Dennis Schneider (texte)

Le travail nomade fut jadis une affaire de gros moyens. Pour écrire en déplacement, on ne téléchargeait pas une application : on commandait une limousine de 5,34 mètres, avec chauffeur, télévision, téléphone et bar. Du moins lorsqu’on s’appelait Philippe Bouvard.

Le journaliste et animateur français de radio et de télévision est décédé le 24 août 2026, à l’âge de 96 ans. Pendant des décennies, il fut une figure majeure des médias français. Pour les amateurs d’automobiles, un autre chiffre retient toutefois l’attention : Bouvard aurait possédé environ 200 voitures au cours de sa vie.

Ce chiffre, il l’avait lui-même avancé. Il n’existe aucune liste publique complète de sa collection. On connaît néanmoins une Lamborghini Miura, plusieurs Ferrari – dont une Mondial Cabriolet, une Testarossa et une F40 – ainsi que différentes Rolls-Royce. Jusqu’à huit voitures occupèrent simultanément son garage. Bouvard ne se contentait donc pas de collectionner. Il changeait d’automobile avec une régularité que d’autres réservent à leurs chemises.

Deux berlines françaises méritent une attention particulière. En 1971, Bouvard confia à Henri Chapron une Citroën DS 21 Prestige noire, aménagée selon ses souhaits. Extérieurement, elle resta très proche d’une DS ordinaire. À l’arrière naquit en revanche un véritable bureau de direction roulant.

Une cloison habillée de bois précieux séparait le chauffeur de son passager. Sa vitre pouvait s’escamoter électriquement. S’y ajoutaient du cuir noir, un autoradio stéréo, deux tablettes écritoires rabattables ornées de marqueterie, un bar central, un téléviseur et un radiotéléphone. La forêt d’antennes dressée sur le toit et le coffre signalait avec une certaine discrétion qu’il ne s’agissait pas d’un représentant en route vers son prochain client.

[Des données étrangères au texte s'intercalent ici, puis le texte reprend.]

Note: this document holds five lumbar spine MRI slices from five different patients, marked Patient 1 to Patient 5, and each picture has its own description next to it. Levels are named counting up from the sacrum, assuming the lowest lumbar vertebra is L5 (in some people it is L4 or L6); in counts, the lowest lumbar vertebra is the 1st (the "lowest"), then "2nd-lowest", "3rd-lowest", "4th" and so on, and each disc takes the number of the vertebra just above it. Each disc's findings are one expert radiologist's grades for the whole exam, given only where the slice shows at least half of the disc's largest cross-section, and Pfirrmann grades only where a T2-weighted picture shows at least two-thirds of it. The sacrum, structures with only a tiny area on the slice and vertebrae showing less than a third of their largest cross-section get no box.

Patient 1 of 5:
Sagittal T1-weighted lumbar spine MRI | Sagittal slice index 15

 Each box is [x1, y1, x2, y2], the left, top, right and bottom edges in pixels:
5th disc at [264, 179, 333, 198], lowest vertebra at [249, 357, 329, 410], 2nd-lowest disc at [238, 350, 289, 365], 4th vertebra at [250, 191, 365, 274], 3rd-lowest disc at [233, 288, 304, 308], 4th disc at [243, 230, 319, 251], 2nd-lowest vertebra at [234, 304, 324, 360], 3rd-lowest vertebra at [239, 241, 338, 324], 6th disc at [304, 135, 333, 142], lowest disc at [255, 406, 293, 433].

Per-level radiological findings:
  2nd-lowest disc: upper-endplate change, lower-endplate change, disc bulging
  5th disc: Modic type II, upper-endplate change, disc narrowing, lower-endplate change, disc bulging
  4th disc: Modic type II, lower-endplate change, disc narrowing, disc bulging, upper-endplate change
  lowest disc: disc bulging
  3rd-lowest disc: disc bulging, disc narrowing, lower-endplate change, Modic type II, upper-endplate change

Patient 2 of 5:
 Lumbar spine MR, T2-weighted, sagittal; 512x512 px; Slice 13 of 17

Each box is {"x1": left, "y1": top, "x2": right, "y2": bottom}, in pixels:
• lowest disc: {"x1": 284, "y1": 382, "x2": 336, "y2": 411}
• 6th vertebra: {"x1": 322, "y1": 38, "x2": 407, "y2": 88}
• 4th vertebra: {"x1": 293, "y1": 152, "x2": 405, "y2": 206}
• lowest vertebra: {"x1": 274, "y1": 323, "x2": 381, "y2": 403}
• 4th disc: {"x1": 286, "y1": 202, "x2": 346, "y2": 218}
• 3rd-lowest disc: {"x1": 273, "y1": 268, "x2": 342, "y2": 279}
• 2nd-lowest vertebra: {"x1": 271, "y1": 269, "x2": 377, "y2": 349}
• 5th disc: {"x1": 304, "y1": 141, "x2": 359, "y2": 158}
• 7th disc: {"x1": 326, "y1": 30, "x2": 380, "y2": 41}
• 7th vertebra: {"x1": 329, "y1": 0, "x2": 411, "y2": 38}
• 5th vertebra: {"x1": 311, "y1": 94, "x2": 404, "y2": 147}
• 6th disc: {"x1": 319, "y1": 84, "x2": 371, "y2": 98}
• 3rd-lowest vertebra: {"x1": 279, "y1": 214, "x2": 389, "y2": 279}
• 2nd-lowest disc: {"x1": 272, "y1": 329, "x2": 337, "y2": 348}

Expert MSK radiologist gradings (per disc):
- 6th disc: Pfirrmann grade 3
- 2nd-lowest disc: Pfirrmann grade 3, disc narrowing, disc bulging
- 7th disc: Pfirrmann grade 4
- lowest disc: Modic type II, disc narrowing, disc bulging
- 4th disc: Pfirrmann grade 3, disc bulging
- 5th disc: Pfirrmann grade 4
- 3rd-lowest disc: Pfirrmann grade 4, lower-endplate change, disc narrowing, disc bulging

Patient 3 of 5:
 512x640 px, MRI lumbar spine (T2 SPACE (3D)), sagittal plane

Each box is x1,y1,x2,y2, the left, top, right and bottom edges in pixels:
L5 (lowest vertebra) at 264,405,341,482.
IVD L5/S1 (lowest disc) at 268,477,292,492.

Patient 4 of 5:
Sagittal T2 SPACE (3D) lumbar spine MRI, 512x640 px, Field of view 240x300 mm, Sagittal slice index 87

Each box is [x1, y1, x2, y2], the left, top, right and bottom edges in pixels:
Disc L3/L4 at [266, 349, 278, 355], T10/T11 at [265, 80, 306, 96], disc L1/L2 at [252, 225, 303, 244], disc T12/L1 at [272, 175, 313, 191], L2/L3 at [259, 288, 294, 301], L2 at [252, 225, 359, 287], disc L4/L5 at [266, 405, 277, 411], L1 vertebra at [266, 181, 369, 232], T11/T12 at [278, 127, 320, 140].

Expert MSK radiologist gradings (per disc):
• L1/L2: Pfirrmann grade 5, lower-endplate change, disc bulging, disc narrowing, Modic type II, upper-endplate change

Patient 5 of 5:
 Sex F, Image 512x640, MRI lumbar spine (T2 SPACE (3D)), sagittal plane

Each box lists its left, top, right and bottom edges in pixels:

Bouvard utilisait réellement la DS pour travailler. Des images des archives télévisées françaises de l’INA le montrent en 1977 dans son bureau roulant. Tandis que les autres automobilistes patientaient dans la circulation parisienne, il rédigeait ses textes sur la banquette arrière et préparait ses émissions.

En 1982, Bouvard remplaça la DS par une Peugeot 604 HLZ. Heuliez porta la grande berline française à la longueur respectable de 5,34 mètres. Bouvard expliquera plus tard avoir directement participé à sa conception. Selon les documents de la maison Bonhams, l’aménagement intérieur personnalisé fut une nouvelle fois réalisé chez Chapron. Heuliez construisit l’enveloppe, Chapron le bureau : la carrosserie française en coproduction.

La 604 reçut elle aussi une radio, un téléviseur, un magnétoscope, un téléphone et un plan de travail. Elle servait à la fois de bureau, de centrale de communication et, lors des longs trajets, de chambre à coucher. Un ancien collaborateur de RTL a raconté à «L’Argus» que Bouvard préparait l’essentiel de ses émissions dans la voiture et ne se rendait au studio que pour leur enregistrement. Grâce au téléphone de bord, il restait en contact avec son assistante. Entre deux rendez-vous, il dormait en travers de la banquette arrière.

Le luxe était toutefois réparti de manière fort inégale. La cloison limitant le recul du siège conducteur, le chauffeur de Bouvard, qui mesurait plus de 1,90 mètre, ne pouvait pas suffisamment éloigner son siège. Le patron habitait à l’arrière, le conducteur souffrait à l’avant. Dans le haut de gamme, la hiérarchie était alors encore parfaitement limpide.

La DS fut adjugée 66 700 euros en 2009, puis changea à nouveau de propriétaire en 2012 pour 57 500 euros. Sa localisation actuelle n’est pas documentée publiquement. Bouvard offrit en revanche la Peugeot 604 au Musée de l’Aventure Peugeot de Sochaux en 1998. Le bureau de rédaction roulant y est toujours exposé.

Aujourd’hui, un ordinateur portable transforme presque n’importe quelle voiture en espace de travail. Philippe Bouvard, lui, avait besoin de deux carrossiers célèbres, d’un chauffeur et de plus de cinq mètres de Peugeot. La solution moderne est incontestablement plus efficace. Plus élégante ? Certainement pas.